Prince Rudolf grinned. “What was your little white lie?”

Angelica blushed a vibrant scarlet. “I told Venetia that, while living on the Continent, I had declined your offer of marriage.”

The prince burst out laughing. “Was I heartbroken?”

“Devastated.”

“Your secret is safe with me.” Prince Rudolf turned abruptly to her sister, saying, “My lady, will you do me the honor of dancing with me?”

Obviously surprised, Samantha stared up at him. “Your Highness, I-I suffer from an old injury and limp,” she said in a soft voice.

“Are you in pain?” the prince asked, appearing concerned.

“No.”

“Then you will dance with me,” Prince Rudolf said, offering her his hand.

Angelica watched her sister look from the prince’s blue gaze to his hand. And then a miracle happened. Samantha placed her hand in the prince’s, allowing him to lead her onto the dance floor.

“I need to visit the ladies’ resting area,” Angelica told her youngest sister.

“I want to stay here in case Alexander asks me to dance,” Victoria replied.

“Do not dance more than two times with anyone, especially an Emerson,” Angelica warned, sounding like her aunt.

Angelica left the ballroom and, after asking directions from a servant, found the ladies’ resting area. Several young matrons, on their way out, greeted her pleasantly, and then she was alone.

Sitting down, Angelica thought about her sister. That Samantha was dancing was a minor miracle, and Angelica would always be grateful to the prince. Now, if only she could teach Victoria to read and cipher numbers.

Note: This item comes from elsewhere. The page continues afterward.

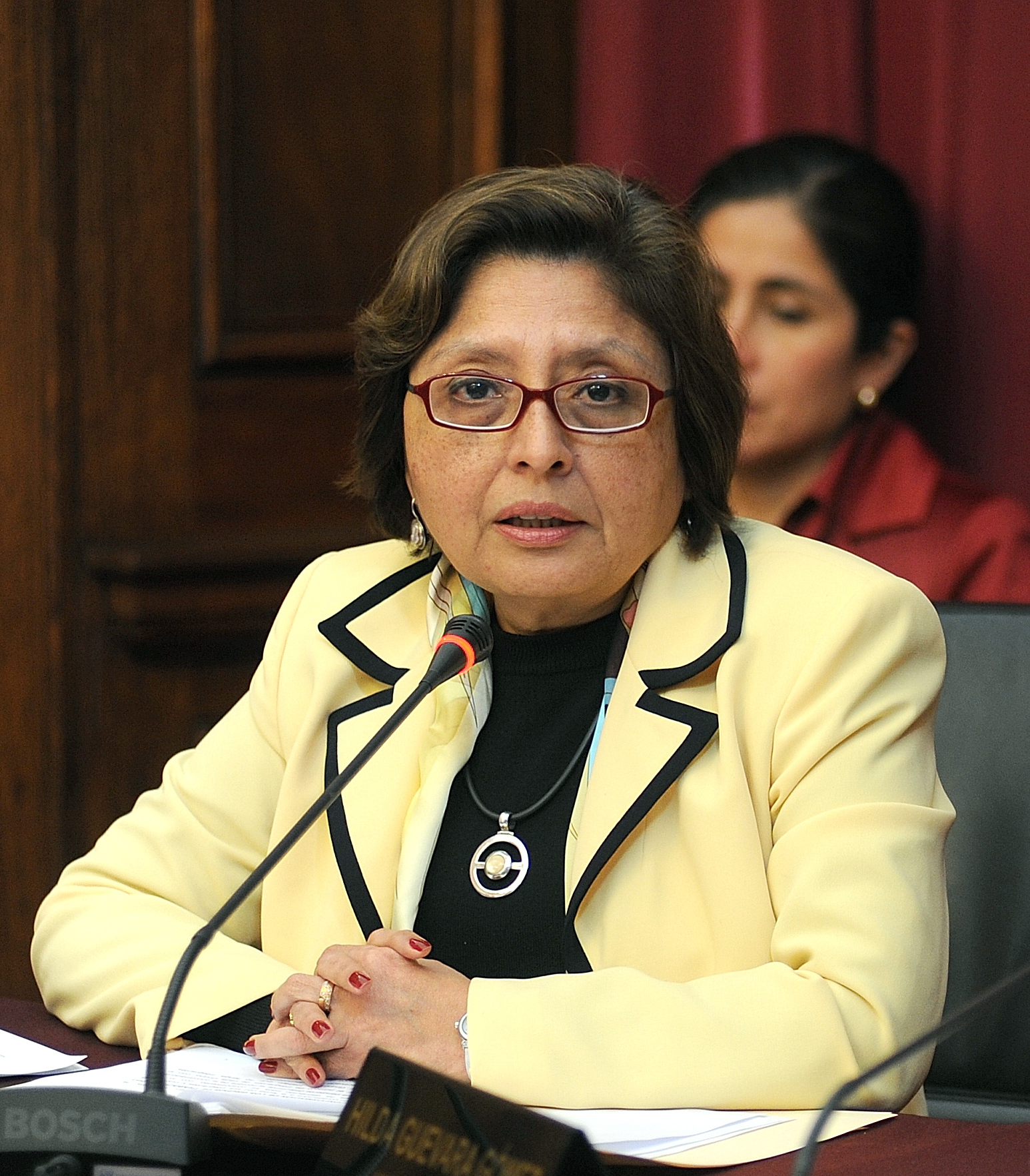 La congresista Fabiola Morales Castillo preside sesión, de carácter informativo, realizada hoy por la Comisión de la Mujer y Desarrollo Social.
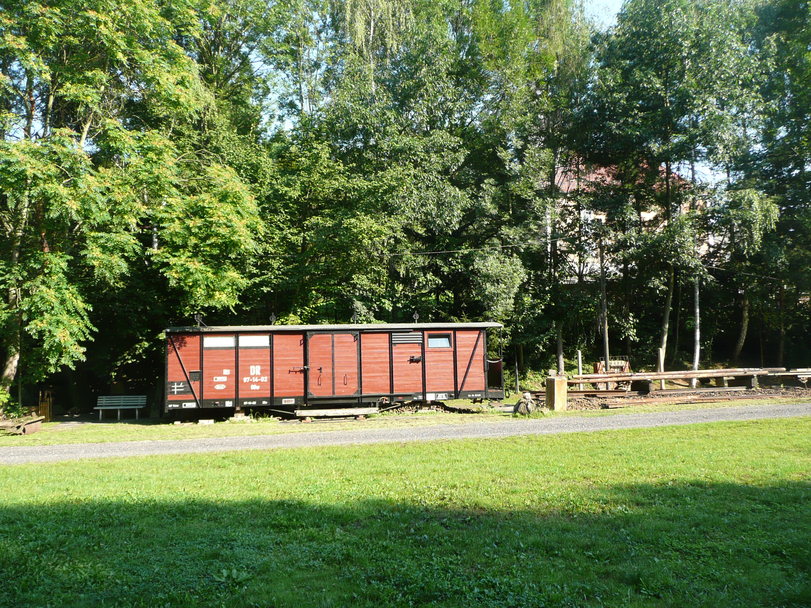 ehemalige Bahnstation Beicha

“Are you upset by the prince dancing with Samantha?” asked a familiar voice. “Or Robert dancing with me?”

“I’m not upset at all,” Angelica said, looking in the mirror at the other woman.

“My father promised that you will never be the mother of the Campbell heir,” Venetia told her. “My father always keeps his promises.”

Angelica couldn’t believe what she was hearing. She stood to face the other woman. “Your father has no control over whom Robert or I marry,” Angelica informed her.

“Robert will never marry you,” Venetia said.

Angelica could not resist meeting her challenge. “He’s already proposed,” she announced and felt a surge of satisfaction when the other woman’s expression mottled with barely suppressed rage.

“You scarcely know Robert,” Venetia said, a condescending note in her voice. “Let me tell you about him. His first wife was my sister. Louisa committed suicide because he kept a mistress who was also pregnant at the time.”

Angelica felt as if she’d been kicked in the stomach. She stepped back two paces. It couldn’t be true. Robert wasn’t the kind of man who would drive a woman to suicide, especially his own wife, carrying his first child.

“I don’t believe you,” Angelica said.

“Ask him, then,” Venetia countered, a haughty smile on her lips. “His mistress is Lucille Dubois. He sired a daughter on her.”

 

Chapter 12

“Daisy’s father is an important man. She couldn’t possibly pass the night in this hovel.”

The memory of Lucille Dubois’s words slammed into Angelica, and she plopped down in the chair. Lucille had been referring to Robert Campbell, the Marquess of Argyll.

Angelica looked at herself in the mirror. Surprise had paled her complexion to a ghostly white, and she willed herself not to look at her badly trembling hands.

“I’m so sorry for upsetting you,” Venetia said. Angelica looked at the other woman in the mirror. Venetia wore the most unrepentant expression she’d ever seen.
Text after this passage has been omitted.